» **Supplied data**:
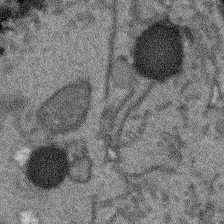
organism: Arabidopsis thaliana
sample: Root tip
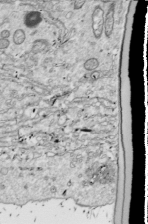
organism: Drosophila
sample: Cell division; meiosis; drosophila spermatocytes
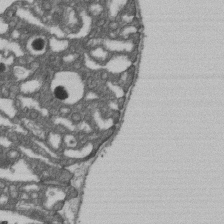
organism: Drosophila
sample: Nephrocyte
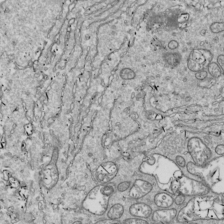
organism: Drosophila
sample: Cell division; meiosis; drosophila spermatocytes
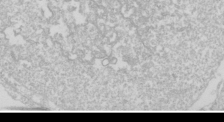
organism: Drosophila
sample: Cell division; meiosis; drosophila spermatocytes
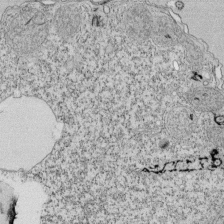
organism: Tetrahymena
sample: Cilia in tetrahymena
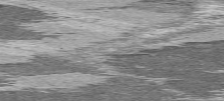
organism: C57BL Mouse
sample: Heart
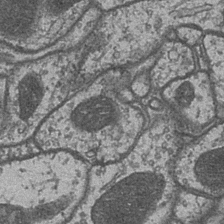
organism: Drosophila
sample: Optic medulla
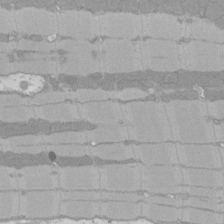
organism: Rat
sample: Left ventricle
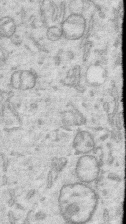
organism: Human
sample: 1205lu cells
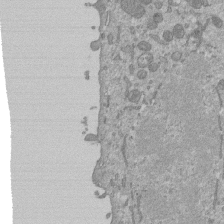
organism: Mouse
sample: ED-1 cell nuclei; centrioles
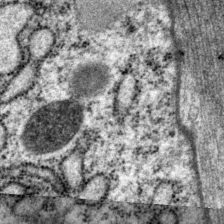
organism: P. pacificus
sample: Pharynx
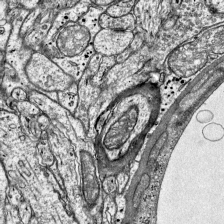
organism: Mouse
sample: Visual Cortex
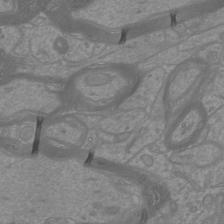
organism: Mouse
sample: Cortical neurons
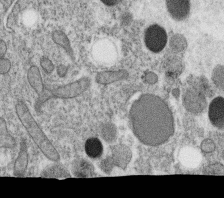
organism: C. elegans
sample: C. elegans oocyte; sperm cells
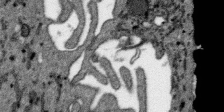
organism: Human
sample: Lung epithelial cells, uninfected (mock) control
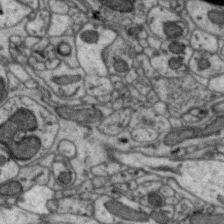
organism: Zebra finch
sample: Brain
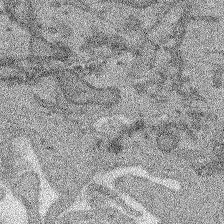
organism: Human
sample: HeLa cells
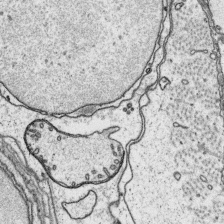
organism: Platynereis dumerilii
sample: Parapodia
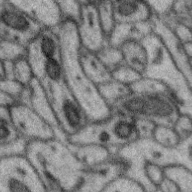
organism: Zebra finch
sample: Brain
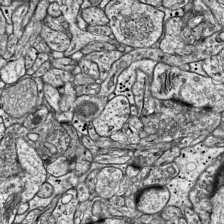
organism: Mouse
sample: Visual Cortex
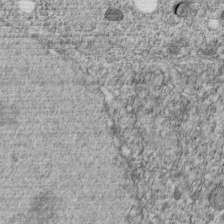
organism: C. elegans
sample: C. elegans embryo early stage
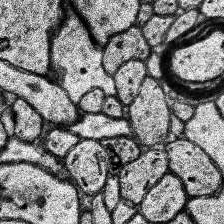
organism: Human
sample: Temporal Lobe
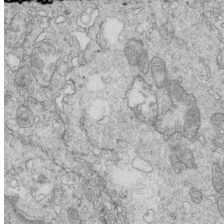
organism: Mouse
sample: Multiciliated cells
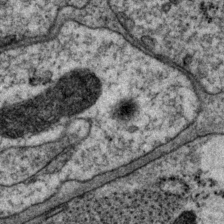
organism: P. pacificus
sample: Pharynx
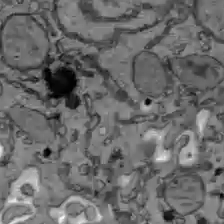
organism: C57BL Mouse
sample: Liver
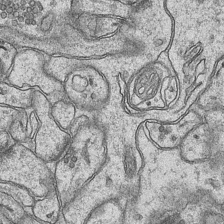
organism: Mouse
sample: CA1 Hippocampus
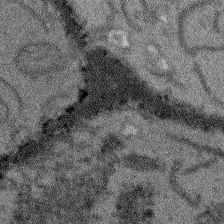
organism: Arabidopsis thaliana
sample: Root tip
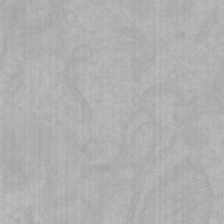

» **Problem**: Reproduce the listing above exactly, but skip the pictures.

» **Answer to this exercise**:
organism: Arabidopsis thaliana
sample: Root tip
organism: Drosophila
sample: Cell division; meiosis; drosophila spermatocytes
organism: Drosophila
sample: Nephrocyte
organism: Drosophila
sample: Cell division; meiosis; drosophila spermatocytes
organism: Drosophila
sample: Cell division; meiosis; drosophila spermatocytes
organism: Tetrahymena
sample: Cilia in tetrahymena
organism: C57BL Mouse
sample: Heart
organism: Drosophila
sample: Optic medulla
organism: Rat
sample: Left ventricle
organism: Human
sample: 1205lu cells
organism: Mouse
sample: ED-1 cell nuclei; centrioles
organism: P. pacificus
sample: Pharynx
organism: Mouse
sample: Visual Cortex
organism: Mouse
sample: Cortical neurons
organism: C. elegans
sample: C. elegans oocyte; sperm cells
organism: Human
sample: Lung epithelial cells, uninfected (mock) control
organism: Zebra finch
sample: Brain
organism: Human
sample: HeLa cells
organism: Platynereis dumerilii
sample: Parapodia
organism: Zebra finch
sample: Brain
organism: Mouse
sample: Visual Cortex
organism: C. elegans
sample: C. elegans embryo early stage
organism: Human
sample: Temporal Lobe
organism: Mouse
sample: Multiciliated cells
organism: P. pacificus
sample: Pharynx
organism: C57BL Mouse
sample: Liver
organism: Mouse
sample: CA1 Hippocampus
organism: Arabidopsis thaliana
sample: Root tip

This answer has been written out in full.